-- Instructions for the task --
Find the word "Clínica" in the listing. Copy out each line where it occurs.

-- Dataset records --
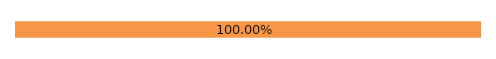
| Category | oui | non |
|---|---|---|
| 0 | 0 | 1 |
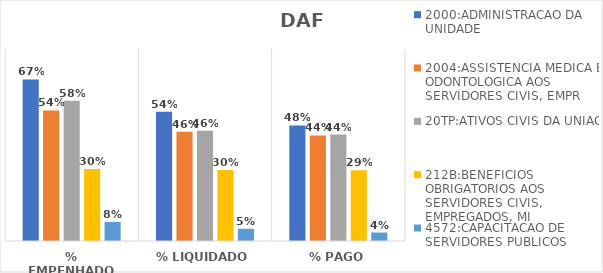
| Category | 2000:ADMINISTRACAO DA UNIDADE | 2004:ASSISTENCIA MEDICA E ODONTOLOGICA AOS SERVIDORES CIVIS, EMPR | 20TP:ATIVOS CIVIS DA UNIAO | 212B:BENEFICIOS OBRIGATORIOS AOS SERVIDORES CIVIS, EMPREGADOS, MI | 4572:CAPACITACAO DE SERVIDORES PUBLICOS FEDERAIS EM PROCESSO DE Q |
|---|---|---|---|---|---|
| % EMPENHADO | 0.673 | 0.544 | 0.584 | 0.3 | 0.08 |
| % LIQUIDADO | 0.538 | 0.456 | 0.459 | 0.296 | 0.051 |
| % PAGO | 0.481 | 0.44 | 0.444 | 0.295 | 0.035 |
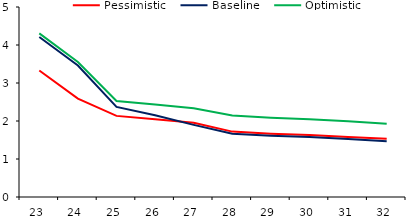
| Category | Pessimistic | Baseline | Optimistic |
|---|---|---|---|
| 23.0 | 3.329 | 4.212 | 4.305 |
| 24.0 | 2.59 | 3.459 | 3.551 |
| 25.0 | 2.135 | 2.372 | 2.524 |
| 26.0 | 2.049 | 2.153 | 2.436 |
| 27.0 | 1.954 | 1.898 | 2.338 |
| 28.0 | 1.721 | 1.666 | 2.145 |
| 29.0 | 1.667 | 1.613 | 2.088 |
| 30.0 | 1.63 | 1.577 | 2.048 |
| 31.0 | 1.582 | 1.525 | 1.992 |
| 32.0 | 1.53 | 1.467 | 1.93 |
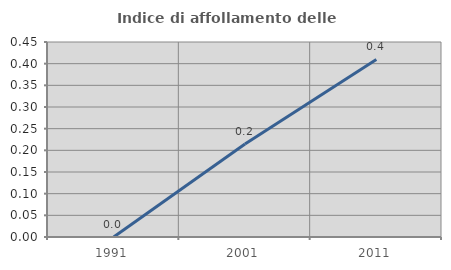
| Category | Indice di affollamento delle abitazioni  |
|---|---|
| 1991.0 | 0 |
| 2001.0 | 0.215 |
| 2011.0 | 0.41 |
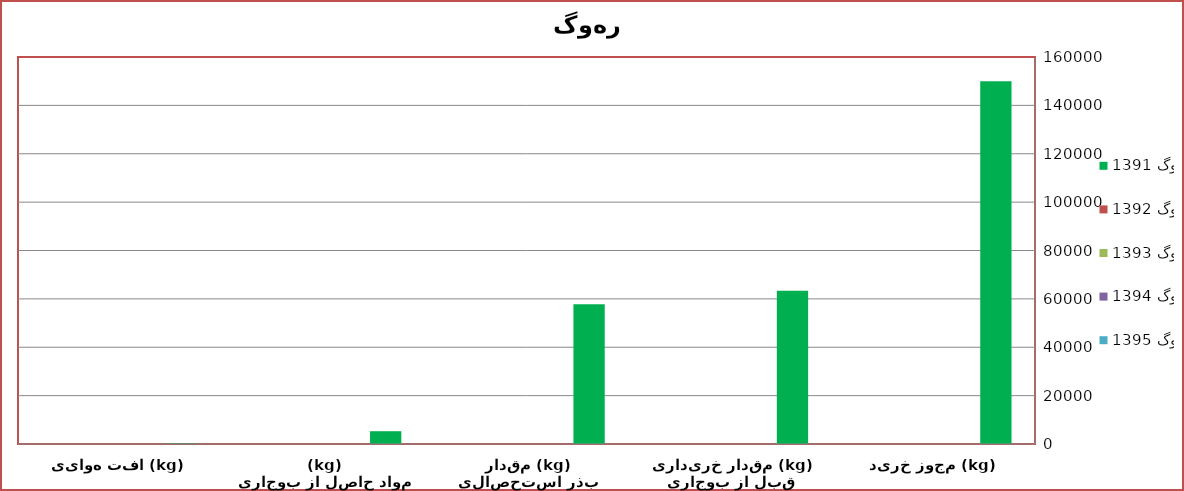
| Category | 1391 گوهر  | 1392 گوهر  | 1393 گوهر  | 1394 گوهر  | 1395 گوهر  |
|---|---|---|---|---|---|
| مجوز خرید (kg) | 150000 | 0 | 0 | 0 | 0 |
| مقدار خریداری قبل از بوجاری (kg) | 63400 | 0 | 0 | 0 | 0 |
| مقدار بذر استحصالی قابل توزیع (kg) | 57810 | 0 | 0 | 0 | 0 |
| مواد حاصل از بوجاری (kg) | 5290 | 0 | 0 | 0 | 0 |
| افت هوایی (kg) | 230 | 0 | 0 | 0 | 0 |
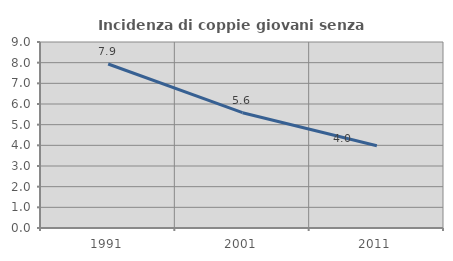
| Category | Incidenza di coppie giovani senza figli |
|---|---|
| 1991.0 | 7.935 |
| 2001.0 | 5.579 |
| 2011.0 | 3.976 |
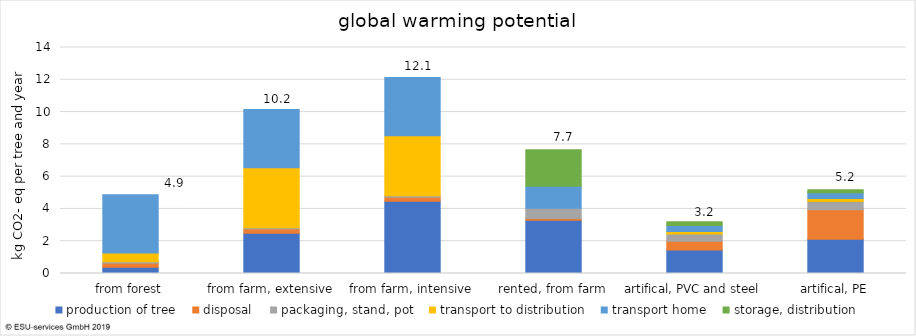
| Category | production of tree | disposal | packaging, stand, pot | transport to distribution | transport home | storage, distribution |
|---|---|---|---|---|---|---|
| from forest | 0.383 | 0.256 | 0.087 | 0.539 | 3.613 | 0 |
| from farm, extensive | 2.494 | 0.256 | 0.087 | 3.717 | 3.613 | 0 |
| from farm, intensive | 4.469 | 0.256 | 0.087 | 3.717 | 3.613 | 0 |
| rented, from farm | 3.292 | 0.12 | 0.625 | 0 | 1.375 | 2.252 |
| artifical, PVC and steel | 1.46 | 0.534 | 0.457 | 0.156 | 0.361 | 0.245 |
| artifical, PE | 2.129 | 1.819 | 0.515 | 0.183 | 0.361 | 0.183 |
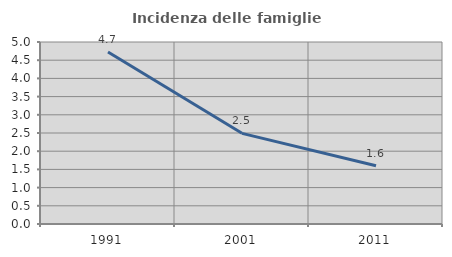
| Category | Incidenza delle famiglie numerose |
|---|---|
| 1991.0 | 4.725 |
| 2001.0 | 2.491 |
| 2011.0 | 1.601 |
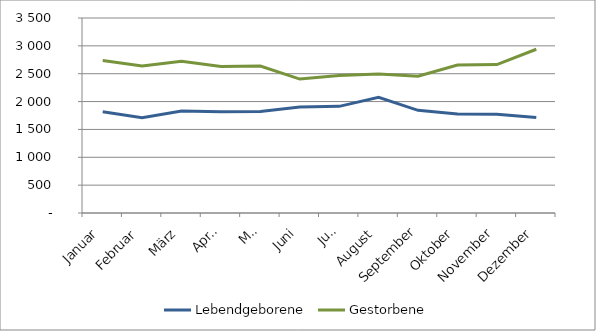
| Category | Lebendgeborene | Gestorbene |
|---|---|---|
| Januar | 1818 | 2737 |
| Februar | 1712 | 2639 |
| März | 1830 | 2722 |
| April | 1819 | 2628 |
| Mai | 1821 | 2639 |
| Juni | 1904 | 2404 |
| Juli | 1914 | 2466 |
| August | 2075 | 2495 |
| September | 1843 | 2454 |
| Oktober | 1779 | 2656 |
| November | 1774 | 2664 |
| Dezember | 1716 | 2939 |
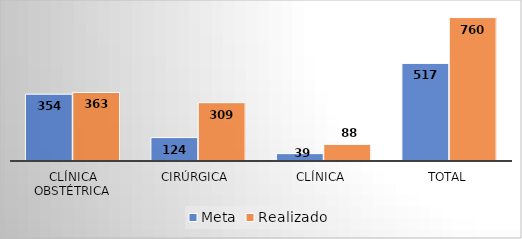
| Category | Meta | Realizado |
|---|---|---|
| Clínica Obstétrica | 354 | 363 |
| Cirúrgica  | 124 | 309 |
| Clínica  | 39 | 88 |
| Total | 517 | 760 |

-- Answer area --
| Clínica Obstétrica | 354 | 363 |
| Clínica  | 39 | 88 |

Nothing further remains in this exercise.